Il y a certains genres de films que nous abordons avec un préjugé extrême, et l’un d’entre eux est le thriller. Le terme en lui-même suggère que le spectateur sera rivé à son siège sans respirer, mais cela ne veut pas dire que le film vous touchera le cœur, qu’il provoquera des idées ou suscitera des questions. Mais un bon thriller, un thriller qui fonctionne vraiment, ne peut pas exister sans le poids intellectuel ou émotionnel que contiennent nos drames favoris. Un bon thriller ne consiste pas seulement à filmer artistiquement des poursuites à pied sur les toits de Boston ou à faire résonner une musique tonitruante pour accompagner des coups de feu. Un bon thriller prend forme avec un bon personnage, quelqu’un qu’on connaît bien, qu’on comprend, dont on se soucie et qu’on veut absolument voir s’en sortir sain et sauf de toutes ces épreuves, comme Tom Hanks dans «Captain Phillips».
Dans le rôle vedette d’un homme de famille dévoué originaire de la Nouvelle-Angleterre, capitaine d’un navire chargé de livrer de la nourriture et d’autres biens de première nécessite aux civils africains sous-alimentés, Tom Hanks attire toute notre attention et tout notre amour avec chacun de ses gestes humbles et compatissants. En tant que professionnel, il est très consciencieux et dévoué envers un travail auquel il croit, incarnant le rôle d’un chef amical envers sa troupe de collègues marins. En tant qu’homme, il regrette chaque moment qu’il passe loin de sa femme (Catherine Keener) et de ses enfants, restés Vermont. En tant que héros — ce qu’il finira par devenir quand de jeunes Somaliens désespérés et pauvres intercepteront son navire avec des armes à la main, en quête de la plus grosse somme d’argent possible —, il est parfait.

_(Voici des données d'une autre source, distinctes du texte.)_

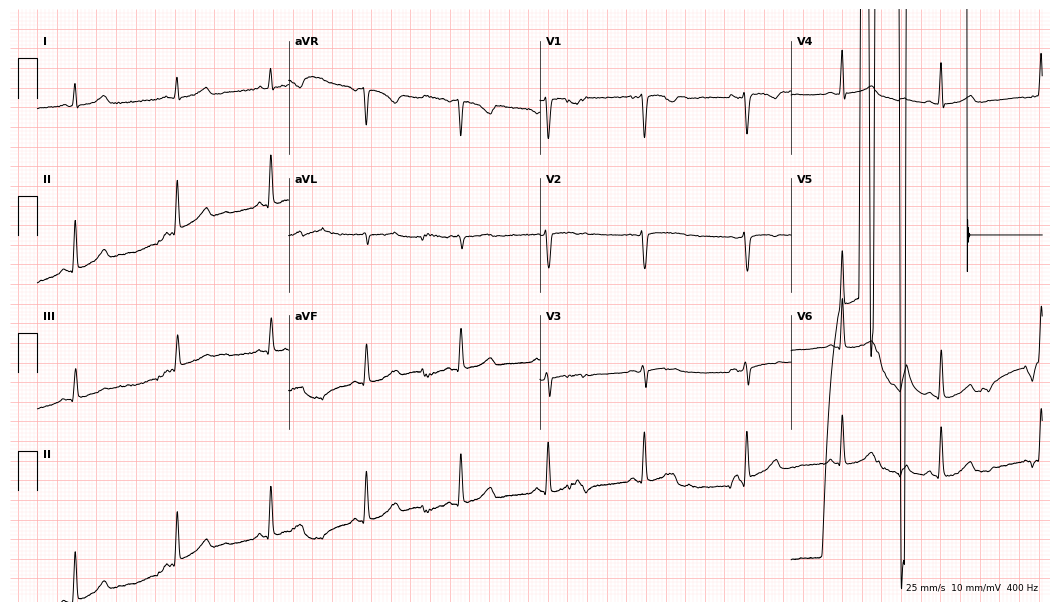
ECG — a 36-year-old female patient. Screened for six findings — first-degree AV block, right bundle branch block, left bundle branch block, sinus bradycardia, atrial fibrillation, sinus tachycardia — none is recorded.

Tom Hanks n’incarne pas le rôle de Richard Phillips avec discrétion, mais avec une approche intellectuelle. Ses tactiques pour traiter avec les quatre pirates armés ne sont pas celles d’un héros d’action stéréotypé qui s’amuse à déjouer ses ennemis, mais celles d’un homme serein qui fait de son mieux pour apaiser une situation terrible. Il ne s’agit pas de créer un Richard Phillips qui ressemblerait à James Bond, mais de créer un personnage envers lequel on ressent de l’empathie. Le public est aux côtés de Tom Hanks tout au long du film. Il ne prend que de bonnes décisions, ce qui rend d’autant plus troublante sa détention par les pirates.

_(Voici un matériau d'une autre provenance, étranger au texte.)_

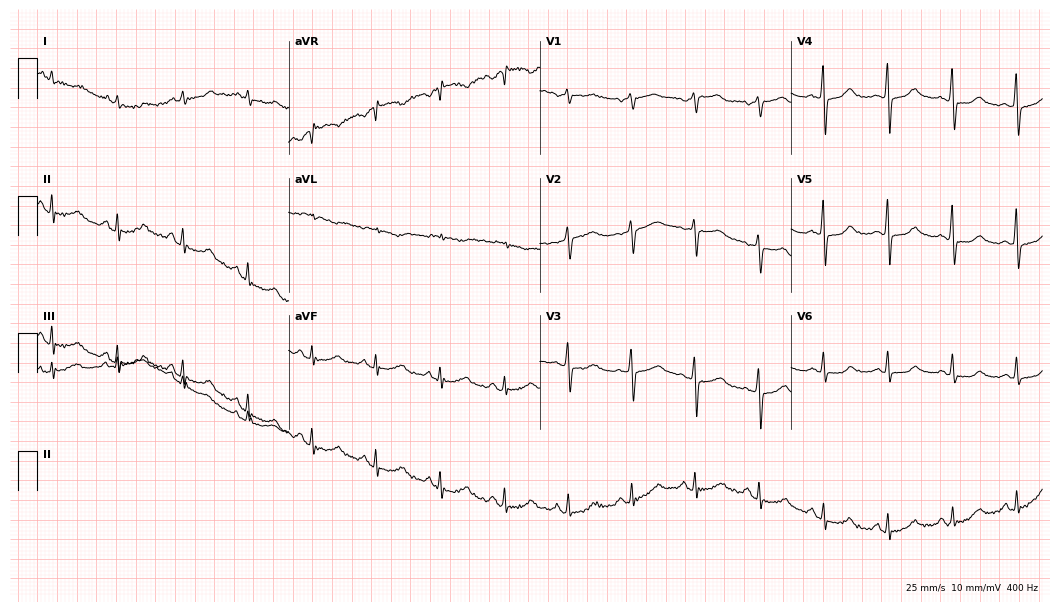
ECG (10.2-second recording at 400 Hz) — a woman, 66 years old. Screened for six findings — first-degree AV block, right bundle branch block, left bundle branch block, sinus bradycardia, atrial fibrillation, sinus tachycardia — none is recorded.

Bien que Tom Hanks porte l’essentiel du poids du film sur ses épaules, il partage du temps à l’écran avec les jeunes novices impressionnants qui incarnent ses ravisseurs. Barkhad Abdi mène la bande de pirates dans la peau de Muse, un homme qui se considère comme un Robin des bois des temps modernes qui ne fait que rechercher la justice que sa famille et ses amis méritent. Abdi reste un vilain tout au long de l’histoire, mais il se considère toujours lui-même comme une victime: il a du respect envers la situation du capitaine Phillips, il est touché par ses paroles stratégiques mais sincères et il semble regretter ses propres choix à certains moments.
De retour à la base militaire chargée de sauver le capitaine Phillips et son équipage, l’histoire perd un peu de son élan. Ce ne sont pas seulement les personnages, mais aussi les scènes dans leur ensemble qui donnent l’impression de sortir tout droit d’un film d’action militaire à grand déploiement, dans une ambiance et un scénario du style de Michael Bay. Heureusement, Tom Hanks est présent la plupart du temps, coincé entre les griffes d’un Abdi en conflit intérieur et d’un Ahmed de plus en plus furieux, et tant qu’ils sont là, nous continuons d’être intéressés par le film.
Cet élément explique en lui seul ce qui rend un thriller efficace : le personnage principal, la raison pour laquelle on croit que les événements qui se déroulent sont importants. Tom Hanks a démontré qu’il maîtrisait cette habileté dans tous ses films, et «Captain Phillips» ne fait pas exception. Grâce à lui, nous ne sommes pas devant un thriller quelconque. Il s’agit d’un film qui, par ses enjeux et leur poids écrasant, réussit vraiment à nous faire frémir.